# Search for Roxie, lost in NC, extnd. to Buford, SC



## RENEESDOG (Feb 8, 2009)

Hope they find her soon!


----------



## Karen519 (Aug 21, 2006)

*No new updates*

No new updates on Roxie today, but we are all working HARDER than ever.


----------



## BeauShel (May 20, 2007)

I am saying a prayer for her.


----------



## jlc's mom (Dec 21, 2007)

I must of missed this update. Glad to read it.


----------



## Karen519 (Aug 21, 2006)

*Update*

Veronica sent us all an email said the Tracker is going out again.

> > > 1. Tracker coming here around 1:00 or 1:30 at NESBITT Rd. where 
> Keri saw blond dog possibly weighing 40-60 lbs. in the middle of a 
> field 1/4 mile down Nesbitt from Potter Rd. It was 6:40 P.M. 
> last night. It was on the right hand side of the road and there 
> were woods behind it.
>
> Tracker "may" make her way to the Leslie Rd. location of one of the 
> traps. There were two sets of footprints, one smaller sized dog 
> and one possibly size of Roxie, in the vicinity of the trap. 
> Last week, twice a dog (or larger animal) took chicken out of the 
> trap and backed out so the door closed with nothing in it.
>
> 2. TRAP: Maple Knoll Location: There have been NO signs of Roxie 
> here, not on the porch eating the cat food, not in the trap. A cat 
> has been trapped twice last Saturday. The door did close. A 
> possum has been in and out of this trap eating the dog food WITHOUT 
> being caught.
>
> DARLENE, I WOULD LIKE TO MOVE THIS TRAP VERY SOON AND THE OWNER 
> AGREES. LEE AND I COULD TRY TO BORROW A NEIGHBOR'S TRUCK TO MOVE 
> IT. WE CAN SEE WHAT HAPPENS WITH REGARD TO THE SCENT TODAY AND 
> THEN MAKE OUR DECISION. PLEASE LET ME KNOW WHAT YOU THINK. 
> (Keri's husband's truck would be difficult to gain access to; Megan 
> has directed us to be there no later than 7 P.M. whatever day we 
> choose. Also, we have dog food with Megan that I'd like to take 
> with us and so will call her before going so that I can get it.
>
> 3. KERI:
>
> 1. Keri will be contacting us with info on additional tracking 
> services, Darlene. (Also, Larry offered to get the article from 
> your vet's office for us to review.) She wants to discuss with 
> you, as well, other tracker questions (OH tracker).
>
> 2. Keri would like you to contact her, Darlene, regarding making 
> additional posters. (704 291 6154: c and 704 243 2348: H). 
> COULD YOU CALL HER TOMORROW MORNING; THAT WOULD BE A GOOD TIME FOR 
> HER!
>
> 3. Keri is the best at knowing the Cane Creek and surrounding 
> areas.
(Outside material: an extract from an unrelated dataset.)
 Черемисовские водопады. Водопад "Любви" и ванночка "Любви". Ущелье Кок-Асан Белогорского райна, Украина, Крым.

She will be directing me where to canvas with new and 
> existing flyers, especially concentrating on the area south of the 
> park (this is SC). It includes Buford. I'll need some help 
> canvassing if anyone can help me; I'm thinking Mari, Terri, 
> Christi. Keri's schedule is very tight, and she may have one or 
> two mornings available, but, primarily, she'll provide direction to 
> me.
>
> 4, Keri is calling Pat Brooks to see if we can get a lead on 
> printing donated flyers.
>
> 5. Lastly, Keri is helping check into a Brittany Spaniel rescue 
> for Holly. I'VE RECEIVED NO CALLS FROM THE AD IN THE PAPER.
>
> 4. VERONICA:
>
> 1. I will keep up with Barbara Williams in Fayetteville regarding 
> the female Golden mix.
>
> 2. I will write something we can share online, in print, other 
> with regard to the animals who have been saved through our search. 
> PLEASE SEND ME ANY OTHER INFO ABOUT ANY ANIMAL I MAY NOT KNOW 
> ABOUT. I would like our community to know the beauty our search 
> for Roxie has brought, how others are safe, etc.
>
> 3. I am designing a new flyer now based on Karen's and Darlene's 
> directives. I will e-mail to Darlene for revisions/approval and 
> either she or I will have copies made.
>
> 4. I will canvas remaining areas discussed above and directed by 
> Keri.
>
> 5. I will oversee the movement of the trap(s) as we decide.
>
> 6. I will take Holly back to the area I rescued her from and begin 
> talking to the people who live nearby... My goal will then become 
> to find a rescue group who will take her. Thank you so much for 
> all the help with her. Learning of Roxie and many lost animals has 
> taught me, as a rescuer, not to hurry any dog through rescue. (I'm 
> trusting if a rescue group comes into contact with Roxie, the first 
> thing they would do would be to scan her. I don't understand the 
> reliability, or not, of scanning. Darlene, would you be willing to 
> call your vet and ask this question: Would there be any chance 
> Roxie's Home Again chip would be undetected and she could, 
> therefore, go through a rescue/adoption?)
>
> 7. I will check the BP/200 location for the posters and place more 
> there and I will check the campsite, making sure Roxie's bedding is 
> clean and dry, etc.
>
> 5. DARLENE: Just a reminder to call all of our listed shelters to 
> check in with them. I would also call Mecklenburg, even though 
> Colleen is checking. I would be sure they have posted her again on 
> the bulletin board and I would ask for a volunteer to go through 
> the big book of found animals not taken to the shelter.


----------



## Karen519 (Aug 21, 2006)

*Update*

Update 

--------------------------------------------------------------------------------

UPDATE


The Female, Young, Golden Retriever that was a stray in Fayetteville, that Barbara had been feeding and worrying about and trying to catch is now safe and Barbara will be fostering her-hopefully we can find who lost her.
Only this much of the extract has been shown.